TASK STATEMENT
In your reply, print every line of the listing exactly and omit all images.

SOURCE DATA
::::

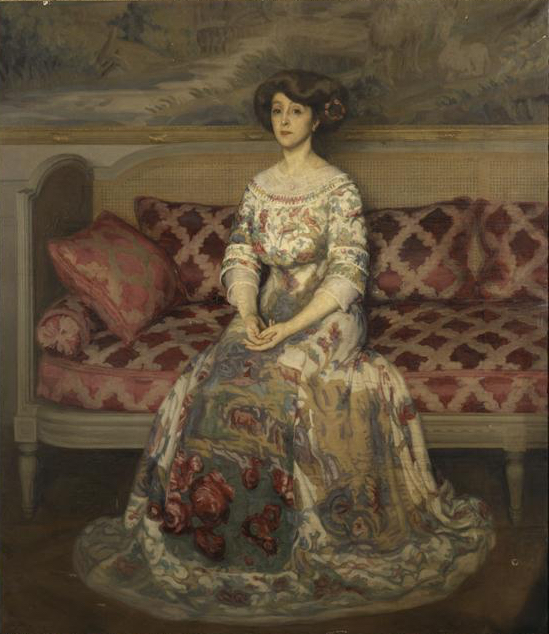 La robe à ramages. Mme Edmond Rostand, née Rosemonde Gérard (1866-1953)
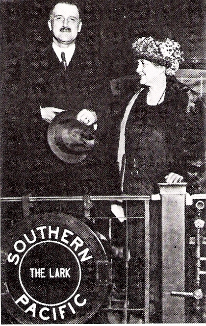 Fotografia del 1922 di Amadeo Giannini e sua moglie
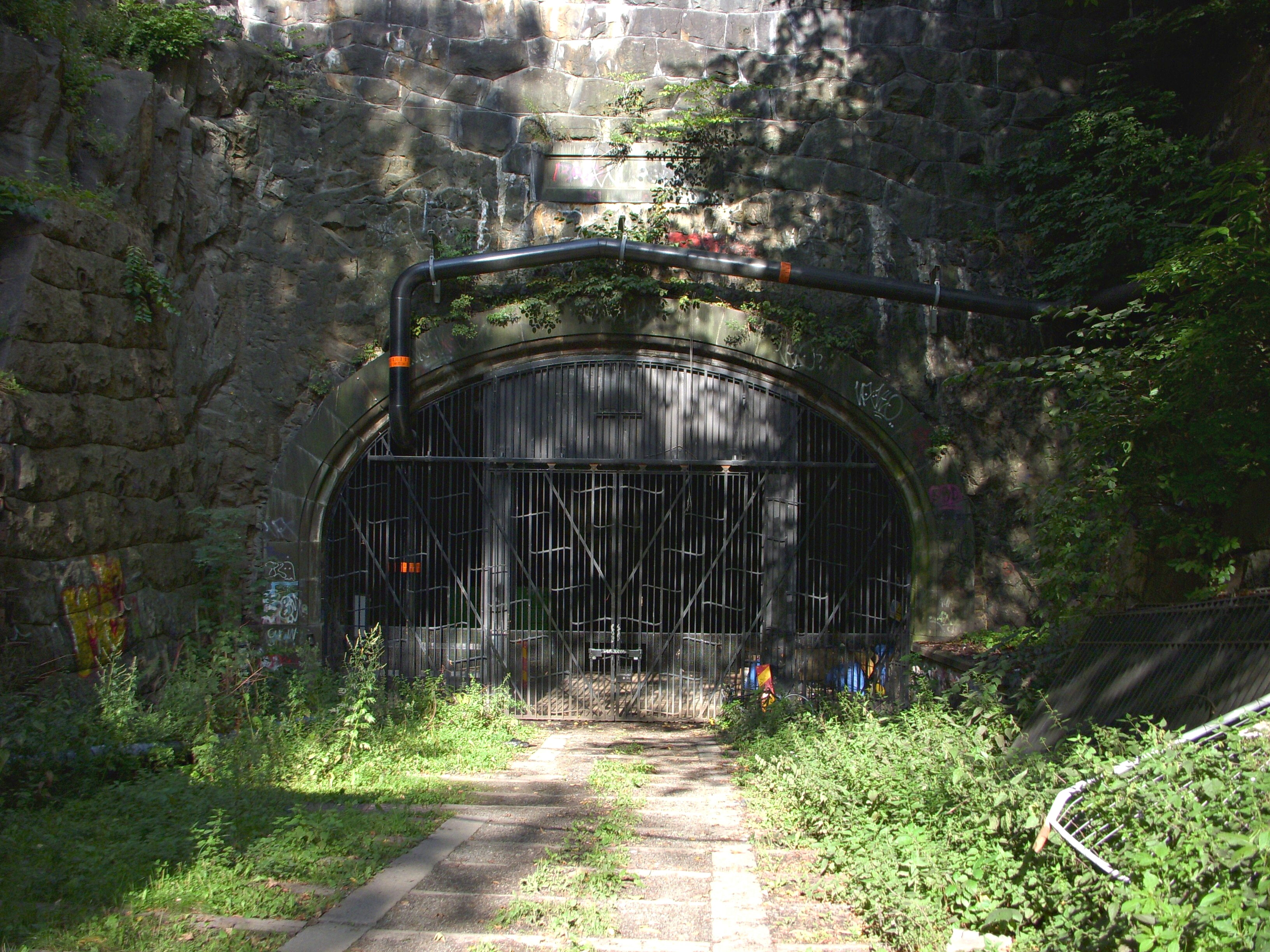 Sammanbindningsbanans södra tunnel under Södermalm (numera nedlagd)
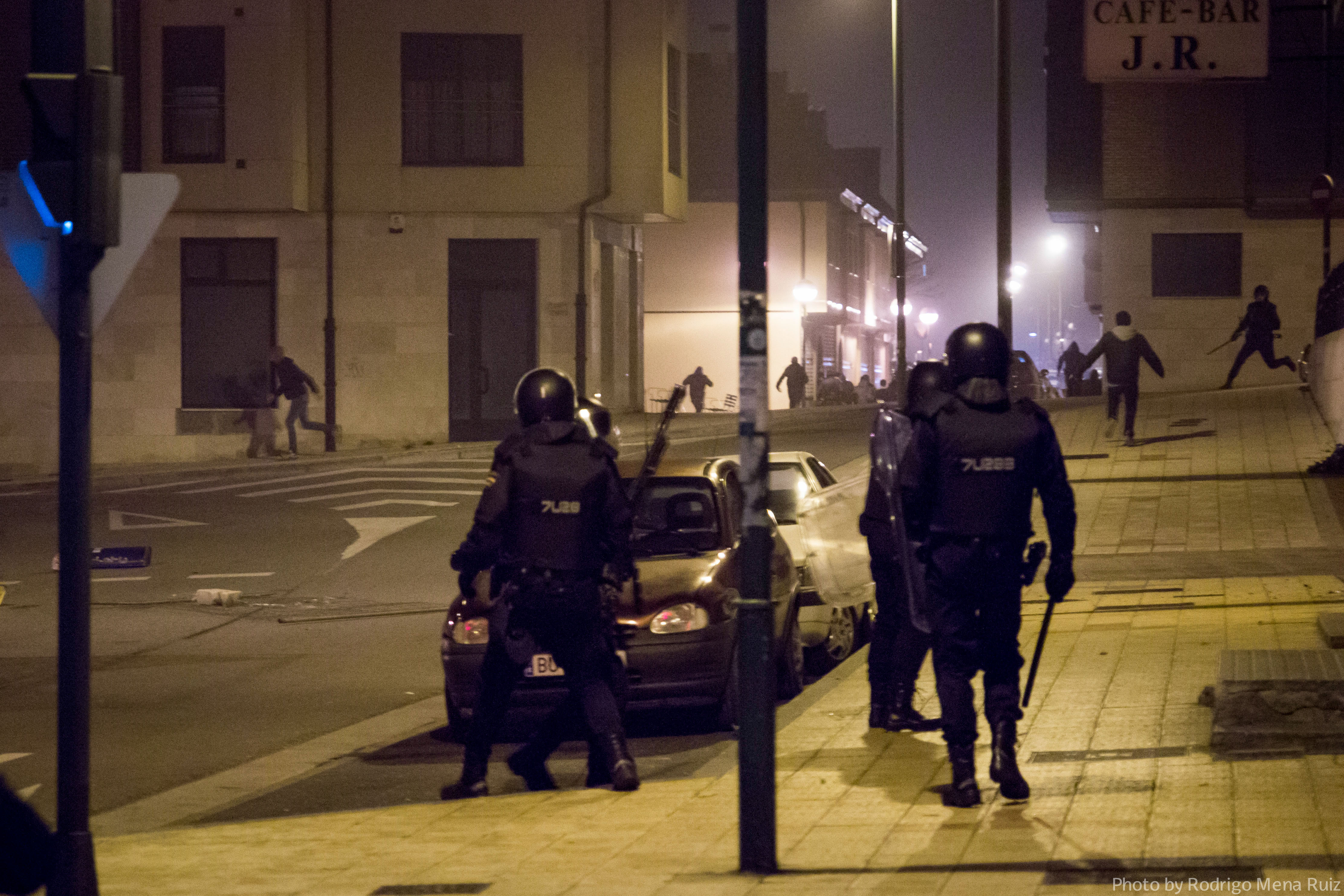 Obras Bulevar de Gamonal. 11 de enero 2014. Día 3 de protestas. Enfrentamientos con la policía.
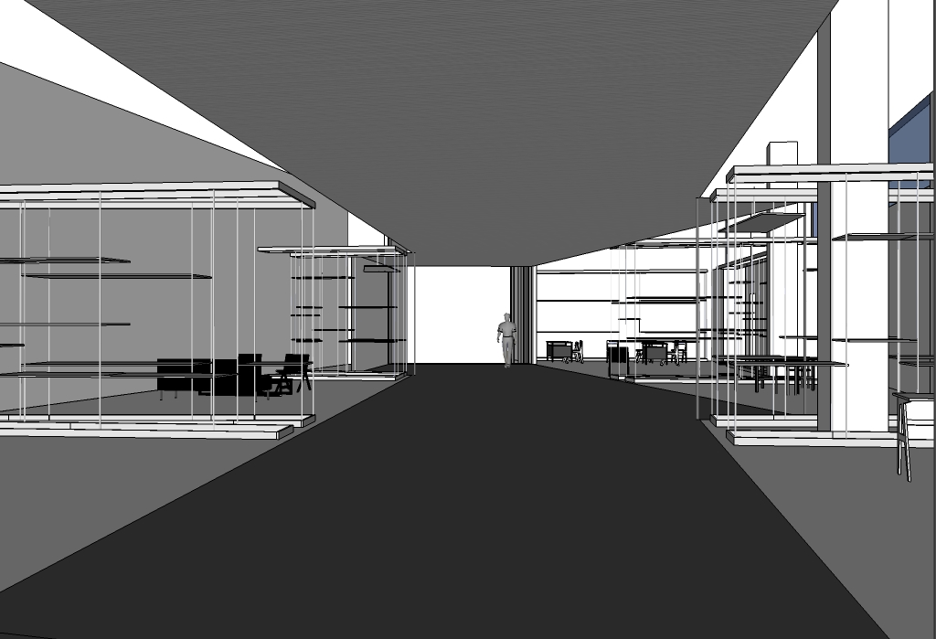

::::

RESULT FOR THIS EXERCISE
 La robe à ramages. Mme Edmond Rostand, née Rosemonde Gérard (1866-1953)
 Fotografia del 1922 di Amadeo Giannini e sua moglie
 Sammanbindningsbanans södra tunnel under Södermalm (numera nedlagd)
 Obras Bulevar de Gamonal. 11 de enero 2014. Día 3 de protestas. Enfrentamientos con la policía.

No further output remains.